***** Raw data
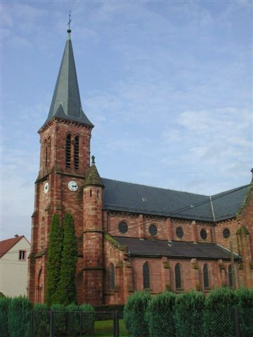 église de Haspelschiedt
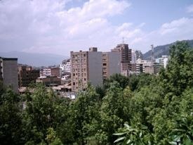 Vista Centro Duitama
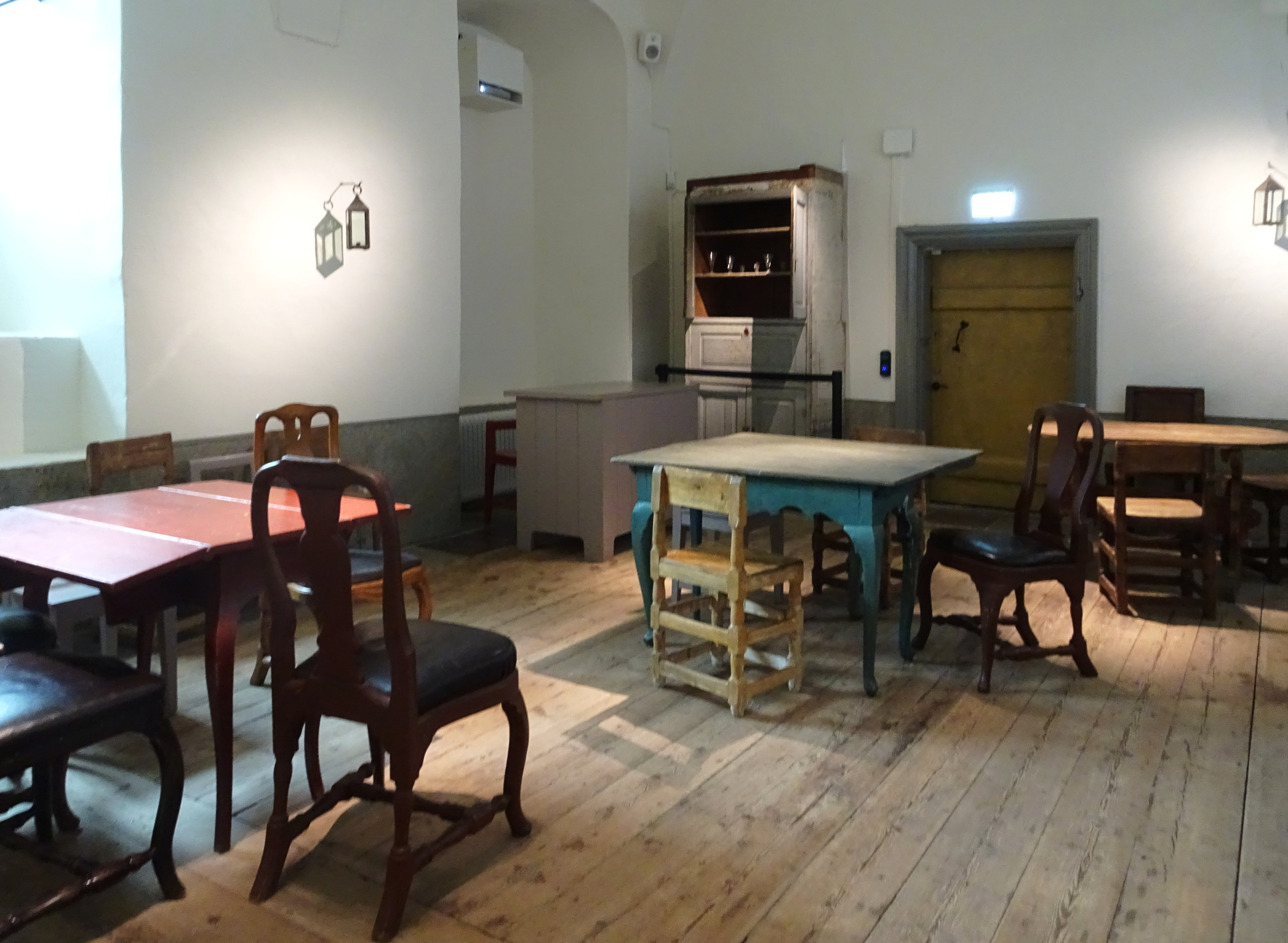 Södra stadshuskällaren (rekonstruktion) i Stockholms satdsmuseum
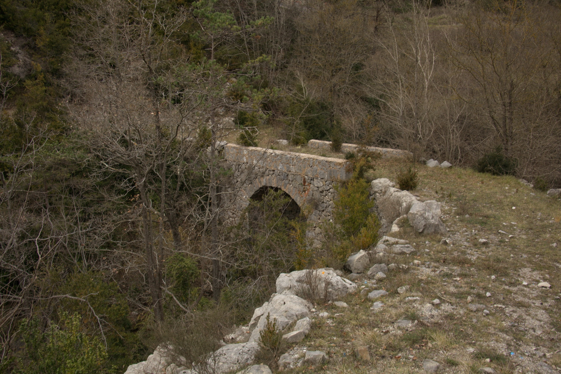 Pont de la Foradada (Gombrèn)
**********
▶ [What you are asked to do]: Leave the pictures out and reproduce exactly the lines from the line with "Vista Centro Duitama" to the end of the material above.

▶ [Exercise result]:
 Vista Centro Duitama
 Södra stadshuskällaren (rekonstruktion) i Stockholms satdsmuseum
 Pont de la Foradada (Gombrèn)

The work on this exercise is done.